The data section start

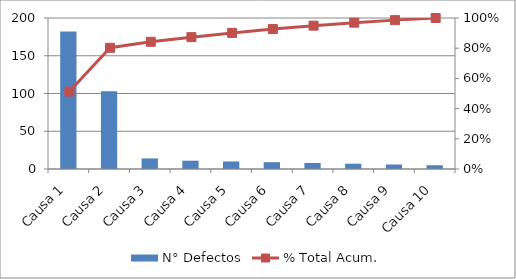
| Category | N° Defectos |
|---|---|
| Causa 1 | 182 |
| Causa 2 | 103 |
| Causa 3 | 14 |
| Causa 4 | 11 |
| Causa 5 | 10 |
| Causa 6 | 9 |
| Causa 7 | 8 |
| Causa 8 | 7 |
| Causa 9 | 6 |
| Causa 10 | 5 |
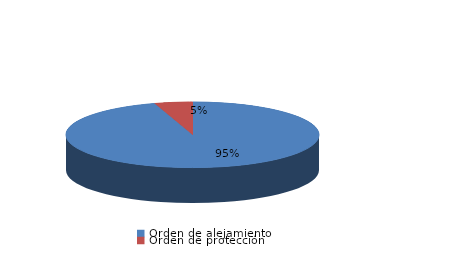
| Category | Series 0 |
|---|---|
| Orden de alejamiento | 59 |
| Orden de protección | 3 |
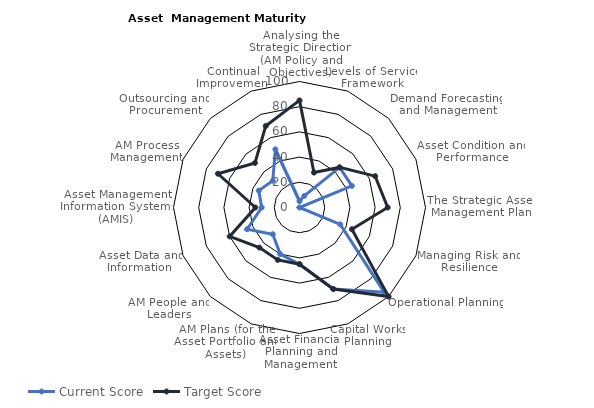
| Category | Current Score | Target Score |
|---|---|---|
| Analysing the Strategic Direction (AM Policy and Objectives)
 | 5 | 85 |
| Levels of Service Framework
 | 10 | 30 |
| Demand Forecasting and Management | 45 | 45 |
| Asset Condition and Performance | 45 | 65 |
| The Strategic Asset Management Plan
 | 0 | 70 |
| Managing Risk and Resilience | 35 | 45 |
| Operational Planning | 95 | 100 |
| Capital Works Planning | 70 | 70 |
| Asset Financial Planning and Management | 45 | 45 |
| AM Plans (for the Asset Portfolio and Assets) | 40 | 45 |
| AM People and Leaders | 30 | 45 |
| Asset Data and Information  | 45 | 60 |
| Asset Management Information Systems (AMIS) | 30 | 35 |
| AM Process Management | 35 | 70 |
| Outsourcing and Procurement | 30 | 50 |
| Continual Improvement | 50 | 70 |
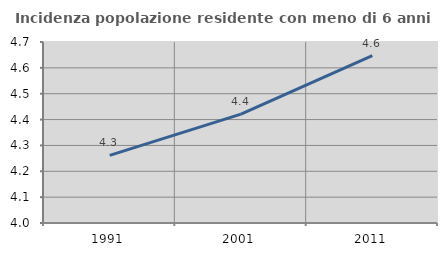
| Category | Incidenza popolazione residente con meno di 6 anni |
|---|---|
| 1991.0 | 4.262 |
| 2001.0 | 4.421 |
| 2011.0 | 4.647 |
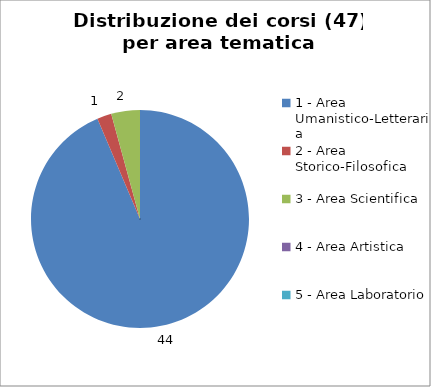
| Category | Nr. Corsi |
|---|---|
| 1 - Area Umanistico-Letteraria | 44 |
| 2 - Area Storico-Filosofica | 1 |
| 3 - Area Scientifica | 2 |
| 4 - Area Artistica | 0 |
| 5 - Area Laboratorio | 0 |
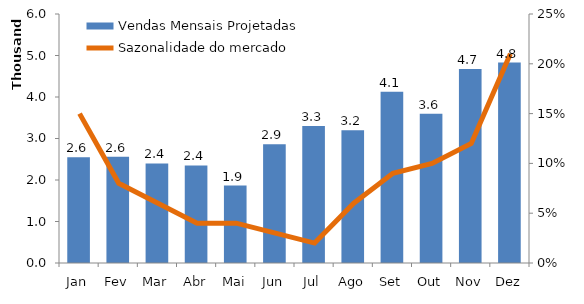
| Category | Vendas Mensais Projetadas |
|---|---|
| Jan | 2550 |
| Fev | 2561 |
| Mar | 2400 |
| Abr | 2350 |
| Mai | 1866 |
| Jun | 2859 |
| Jul | 3299 |
| Ago | 3200 |
| Set | 4127 |
| Out | 3599 |
| Nov | 4677 |
| Dez | 4829 |
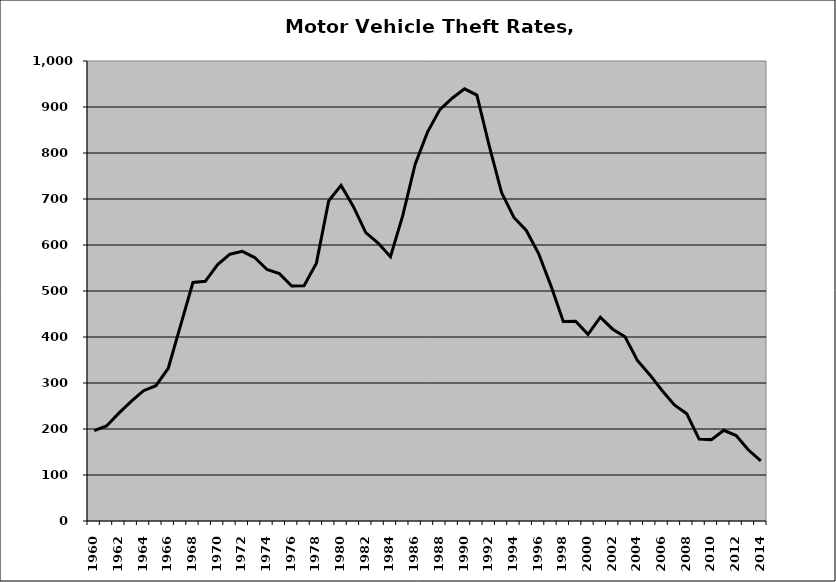
| Category | Motor Vehicle |
|---|---|
| 1960.0 | 196.282 |
| 1961.0 | 206.614 |
| 1962.0 | 234.444 |
| 1963.0 | 260.062 |
| 1964.0 | 283.194 |
| 1965.0 | 294.125 |
| 1966.0 | 332.038 |
| 1967.0 | 425.289 |
| 1968.0 | 518.508 |
| 1969.0 | 521.013 |
| 1970.0 | 557.423 |
| 1971.0 | 580.082 |
| 1972.0 | 586.168 |
| 1973.0 | 572.735 |
| 1974.0 | 546.698 |
| 1975.0 | 537.685 |
| 1976.0 | 510.66 |
| 1977.0 | 511.516 |
| 1978.0 | 560.598 |
| 1979.0 | 696.195 |
| 1980.0 | 729.526 |
| 1981.0 | 683.327 |
| 1982.0 | 626.781 |
| 1983.0 | 604.272 |
| 1984.0 | 574.571 |
| 1985.0 | 664.335 |
| 1986.0 | 775.538 |
| 1987.0 | 845.373 |
| 1988.0 | 894.378 |
| 1989.0 | 919.157 |
| 1990.0 | 939.537 |
| 1991.0 | 925.863 |
| 1992.0 | 815.56 |
| 1993.0 | 713.961 |
| 1994.0 | 659.97 |
| 1995.0 | 631.643 |
| 1996.0 | 581.335 |
| 1997.0 | 511.176 |
| 1998.0 | 433.58 |
| 1999.0 | 434.179 |
| 2000.0 | 405.866 |
| 2001.0 | 443.044 |
| 2002.0 | 416.956 |
| 2003.0 | 400.421 |
| 2004.0 | 348.94 |
| 2005.0 | 318.08 |
| 2006.0 | 283.602 |
| 2007.0 | 252.408 |
| 2008.0 | 232.934 |
| 2009.0 | 178.049 |
| 2010.0 | 176.936 |
| 2011.0 | 197.119 |
| 2012.0 | 185.853 |
| 2013.0 | 154.25 |
| 2014.0 | 130.955 |

The data section end

_Requirement_. Output the data above exactly; pictures do not belong in the copy.

_Output below_.
| Category | N° Defectos |
|---|---|
| Causa 1 | 182 |
| Causa 2 | 103 |
| Causa 3 | 14 |
| Causa 4 | 11 |
| Causa 5 | 10 |
| Causa 6 | 9 |
| Causa 7 | 8 |
| Causa 8 | 7 |
| Causa 9 | 6 |
| Causa 10 | 5 |
| Category | Series 0 |
|---|---|
| Orden de alejamiento | 59 |
| Orden de protección | 3 |
| Category | Current Score | Target Score |
|---|---|---|
| Analysing the Strategic Direction (AM Policy and Objectives)
 | 5 | 85 |
| Levels of Service Framework
 | 10 | 30 |
| Demand Forecasting and Management | 45 | 45 |
| Asset Condition and Performance | 45 | 65 |
| The Strategic Asset Management Plan
 | 0 | 70 |
| Managing Risk and Resilience | 35 | 45 |
| Operational Planning | 95 | 100 |
| Capital Works Planning | 70 | 70 |
| Asset Financial Planning and Management | 45 | 45 |
| AM Plans (for the Asset Portfolio and Assets) | 40 | 45 |
| AM People and Leaders | 30 | 45 |
| Asset Data and Information  | 45 | 60 |
| Asset Management Information Systems (AMIS) | 30 | 35 |
| AM Process Management | 35 | 70 |
| Outsourcing and Procurement | 30 | 50 |
| Continual Improvement | 50 | 70 |
| Category | Incidenza popolazione residente con meno di 6 anni |
|---|---|
| 1991.0 | 4.262 |
| 2001.0 | 4.421 |
| 2011.0 | 4.647 |
| Category | Nr. Corsi |
|---|---|
| 1 - Area Umanistico-Letteraria | 44 |
| 2 - Area Storico-Filosofica | 1 |
| 3 - Area Scientifica | 2 |
| 4 - Area Artistica | 0 |
| 5 - Area Laboratorio | 0 |
| Category | Vendas Mensais Projetadas |
|---|---|
| Jan | 2550 |
| Fev | 2561 |
| Mar | 2400 |
| Abr | 2350 |
| Mai | 1866 |
| Jun | 2859 |
| Jul | 3299 |
| Ago | 3200 |
| Set | 4127 |
| Out | 3599 |
| Nov | 4677 |
| Dez | 4829 |
| Category | Motor Vehicle |
|---|---|
| 1960.0 | 196.282 |
| 1961.0 | 206.614 |
| 1962.0 | 234.444 |
| 1963.0 | 260.062 |
| 1964.0 | 283.194 |
| 1965.0 | 294.125 |
| 1966.0 | 332.038 |
| 1967.0 | 425.289 |
| 1968.0 | 518.508 |
| 1969.0 | 521.013 |
| 1970.0 | 557.423 |
| 1971.0 | 580.082 |
| 1972.0 | 586.168 |
| 1973.0 | 572.735 |
| 1974.0 | 546.698 |
| 1975.0 | 537.685 |
| 1976.0 | 510.66 |
| 1977.0 | 511.516 |
| 1978.0 | 560.598 |
| 1979.0 | 696.195 |
| 1980.0 | 729.526 |
| 1981.0 | 683.327 |
| 1982.0 | 626.781 |
| 1983.0 | 604.272 |
| 1984.0 | 574.571 |
| 1985.0 | 664.335 |
| 1986.0 | 775.538 |
| 1987.0 | 845.373 |
| 1988.0 | 894.378 |
| 1989.0 | 919.157 |
| 1990.0 | 939.537 |
| 1991.0 | 925.863 |
| 1992.0 | 815.56 |
| 1993.0 | 713.961 |
| 1994.0 | 659.97 |
| 1995.0 | 631.643 |
| 1996.0 | 581.335 |
| 1997.0 | 511.176 |
| 1998.0 | 433.58 |
| 1999.0 | 434.179 |
| 2000.0 | 405.866 |
| 2001.0 | 443.044 |
| 2002.0 | 416.956 |
| 2003.0 | 400.421 |
| 2004.0 | 348.94 |
| 2005.0 | 318.08 |
| 2006.0 | 283.602 |
| 2007.0 | 252.408 |
| 2008.0 | 232.934 |
| 2009.0 | 178.049 |
| 2010.0 | 176.936 |
| 2011.0 | 197.119 |
| 2012.0 | 185.853 |
| 2013.0 | 154.25 |
| 2014.0 | 130.955 |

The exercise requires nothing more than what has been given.